When I Come Around
Saturday, August 27th, 2005Ist mittlerweile nicht alles zu irgendwas verkommen? Gibt es noch irgendeine Kunst, irgendein Musikstück, irgendein Gedanke, der/die/das noch rein und unverfälscht ist?
Oh, klar, es gibt dieses Blog, meine Bilder, meine eigene kleine Welt, die noch nicht in einer halben Stunde MTV Masters auch dem dümmsten nahegebracht worden ist. Aber darum geht's erst mal nicht, denn wie lange kann es noch dauern, bis ich endweder ganz von der Bildfläche verschwinde oder mir irgendein Martketingfuzi von (AOL) Time Warner anbietet, mein Blog wirklich zu verfilmen oder mich durch eine TV-Show, viel Airplay auf MTVIVA zur “Stimme meiner Generation” machen will und mir ein unschlagbares Angebot macht, am besten mit einer Knarre an meiner Schläfe und/oder der Drohung, sonst den luxemburgischen Geheimdienst/die Scheizergarde/die Musikindustrie (Unzutreffendes bitte streichen!) auf mich zu hetzen und mir das Leben “zur Hölle” zu machen.
Ich könnte natürlich ganz cool antworten, mit 60 Mann Geheimdienstler würde ich schön fertig werden, immerhin hat meine gute Freundin Uma auch verrückte 88 Katana-Kämpfer fertiggemacht, in Kill Bill, Hellebarden würden kein Problem darstellen und die Musikindustrie würde mich eh nie finden. Ausserdem bräuchte meine Generation keine “verfickte” Stimme, weil sie goddamed nochmal überhaupt keinen trockenen Furz zu sagen hätte, ihr ginge es eher darum, zu vermeiden, überhaupt etwas sagen zu müssen. Ob er noch nicht bemerkte habe, dass “meine verfickte Generation” ihre Meinung lieber per SMS kundtue, und zum “SMS-Texter meiner Generation” könne er mich doch mit noch so vielen Shows und noch so viel MTVIVA-Airplay gar nicht hochpushen.
Das würde ich alles eiskalt sagen, und dann würde der Time Warner-Heini seine Knarre eiskalt entsichern und sagen:
“Super. Genau so sollst du auch in deiner Show reden, und die Konsumenten werden dir zu Füßen liegen!”
Er wird “die Konsumenten” sagen. Oder “die hirnverbannten Idioten, die uns ihr Geld zum Hals und zum Arsch reinstecken“, oder “die Kunden“. Auf gar keinen Fall aber wird er “das Publikum” sagen. Nein, das Publikum ist ihm scheißegal. Ihn interessiert nur, wer nachher die tollen Produkte kauft, die die Kreativköpfe bei Time Warner sich ausgedacht haben.

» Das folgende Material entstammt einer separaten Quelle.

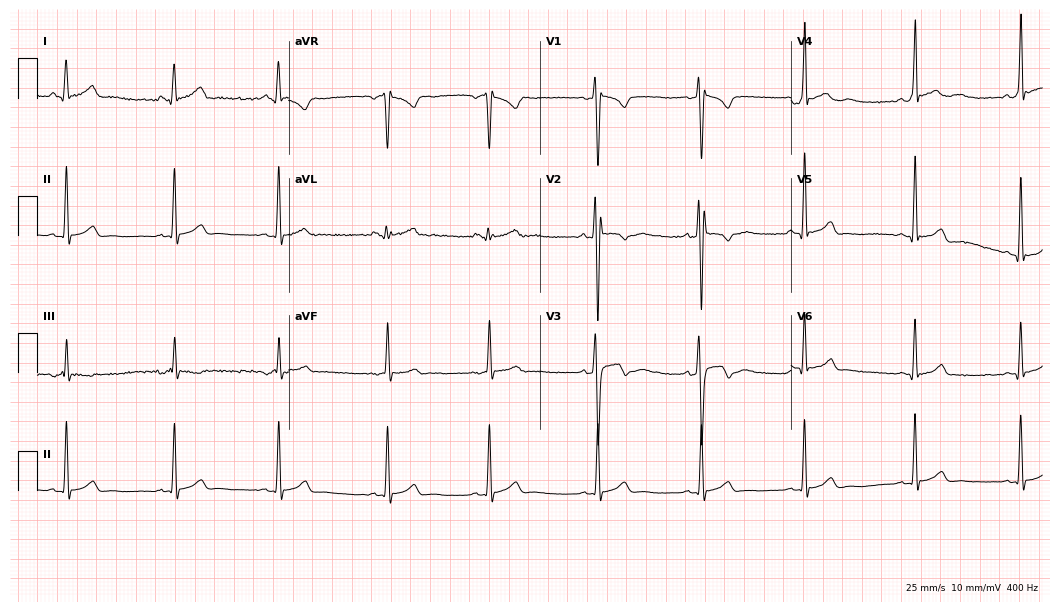
12-lead ECG from a male patient, 17 years old (10.2-second recording at 400 Hz). Recorded interpretation: within normal limits.

Mit der Knarre im Hinterkopf unterschreibe ich dann Verträge. Alle in 5-facher Ausführung, mit je einer Kopie für den luxemburgischen Geheimdienst. Da werden die Geheimdienstler viel zu lesen haben, denn ich unterschreibe drei Stunden lang Vertäge. Verträge über Fireball-Actionfiguren, Verträge über Fireball-Shows, Fireball-Anti-Pickel-Crems, Verträge über “Fireball: The Motion Picture”.
Und schon bin ich ein Massenmedienprodukt und jeder Teenie im Alter von 11 – 29 in der großen freien westlichen Welt will so sein wie ich. Und “Alternative” war mal alternativ.
Im Untergrund kann man mittlerweile nichts mehr anziehen, weil alles komzerialisiert ist. Nun ist aber nichts mehr komerzialisiert als das Nackt-sein, also zieht man sich ganz normal an und gibt den Kampf gegen das System einfach auf.
Fire hats ja auch getan, und das ist ja eigentlich auch ganz cool so.
Oh, eigentlich wollte ich etwas über meine Gedanken beim Green Day-hören schreiben, aber das hier ist vielleicht sogar besser.